季節の変わり目という感じの天候が続いていたせいか、昨日からちょっと体調不良。まあ、ちょうどよい骨休めという感じではある……。で、今日はちょっとリハビリというわけで、先日購入した『現代思想』9月号(特集:ガリレオ、青土社)をパラパラとめくる。ガリレオがテーマになるというのは珍しい……って、なるほど今年は「世界天文年」だったし、ブレヒトの戯曲「ガリレオ(の生涯)」の新訳が出たりしているし。それにしても『現代思想』誌だけに、どの論者もガリレオを論じるにストレートなアプローチではない(笑)。もちろん興味深いエッセイや論考もあるけれど(ガリレオのデッサンについてコメントしている港千尋「望遠鏡のなかの星」および田中純「ガリレオと「見ること」」、科学史的な位置づけを前面に出したものとして伊藤邦武「ケプラーと天文学的仮説の真理」などなど)、表象系に流れず(笑)かっちりとした科学史的位置づけとか、科学史での最新の研究動向のようなものとかを扱った文章があってもよかった気がする……。

そういえば、ガリレオの父ヴィンチェンツォ・ガリレイの音楽論(というかタブラチュアのたくさん入ったリュート本)『フロニモ』の邦訳が、リュートの師匠のところでまもなく刊行予定とのこと。これ、個人的にはフライングしてリプリント版(“Il Fronimo (rist. anast. Venezia, 1569)”, Bibliotheca musica Bononiensis, 1988)を少し前に入手(笑)。

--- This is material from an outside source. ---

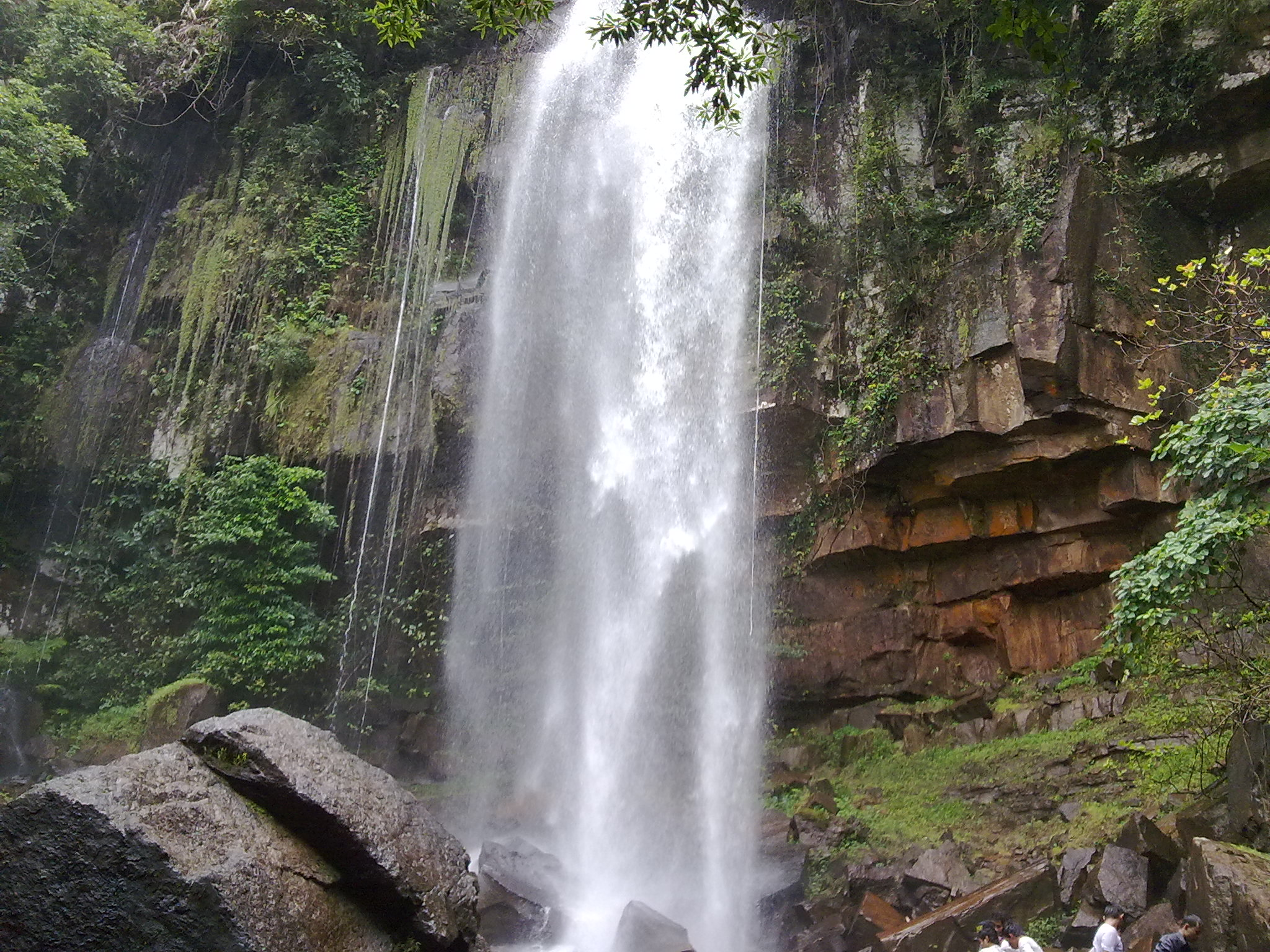 2 Chambak waterwall 21-11-2010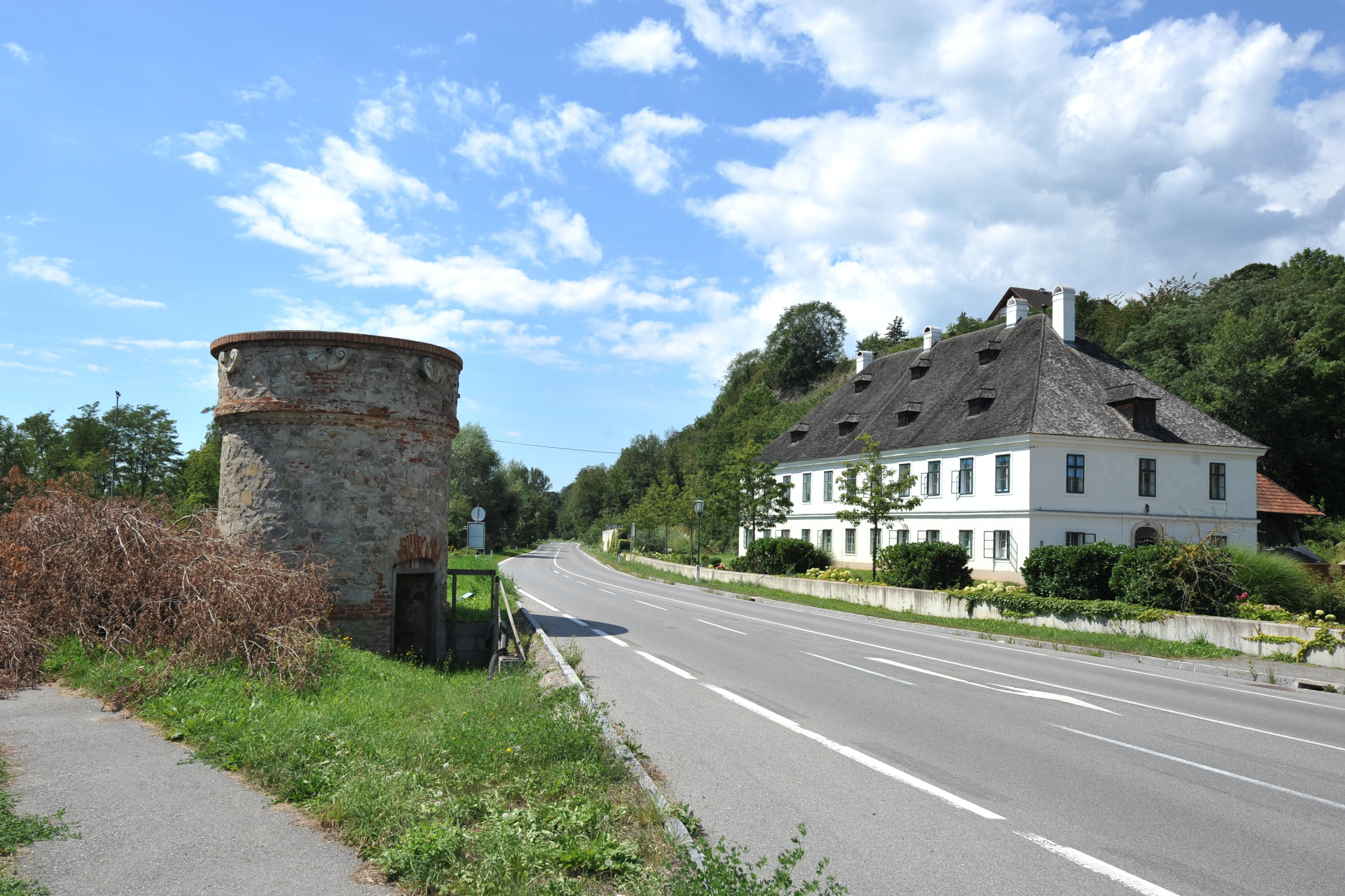 Emmersdorf an der Donau: Schlossanlage Luberegg

まだちゃんと目を通していないのだけれど、なかなかに面白そう。

14世紀のアヴェロエス主義

アラン・ド・リベラの『主体の考古学』第2巻は、フランスのこういう連作ものにありがちなように、スタイルもアプローチも1巻目とは大幅に違っていて、個人的にはなにやら取っつきにくい。主体問題がとりあえず喫緊の問題ではないのだけれど、行きがかり上というか、もうちょっと中世にきっちりこだわった議論が読みたいと思い、オリヴィエ・ブールノワ編『主体の系譜学 – 聖アンセルムスからマルブランシュまで』“Généalogies du sujet – de Saint Anselme à Malebranche”, ed. Olivier Boulnois, Vrin, 2007)を見始める。これ、従来の論集に比べて特徴的なのは、どの論文もトマスやドゥンス・スコトゥスなどの主軸の人物たちではなく、アンセルムスはともかくとして、多くが14世紀の後期スコラを論者たちを主に扱っているところ。少し研究風土が変わってきたのかもしれない(?)。

ちらちらと見た限りでは、ジャン=バティスト・ブルネの論考が興味深い。「主体」としての個人意識の高まりが「アヴェロエス主義」への反動を契機として強まった側面を、トマス以後の14世紀の思想的風景の中に描こうというもの。たとえばアヴェロエス擁護派のジャン・ド・ジャンダンは、ブラバントのシゲルスを触発される形で、トマスが詰問したアヴェロエス的な能動知性の分離の考え方に、人間は身体と知性から成る集合体で、その理解も個別的理解と普遍的理解の結合した二重性にあるという新しい視座を出してくる。これに対して反対するのがリミニのグレゴリウスで、そういう二重性の人間像は日常的経験に反すると論究するのだという。これにさらに続くアヴェロエス擁護派オリオールのペトルスも、ジャンダンに近い議論を展開し、結局この集合体論・二重性論はそれなりの統一性があるものと見なされて、知性の分離の議論もかつての議論とは相当違った様相を見せるのだという……。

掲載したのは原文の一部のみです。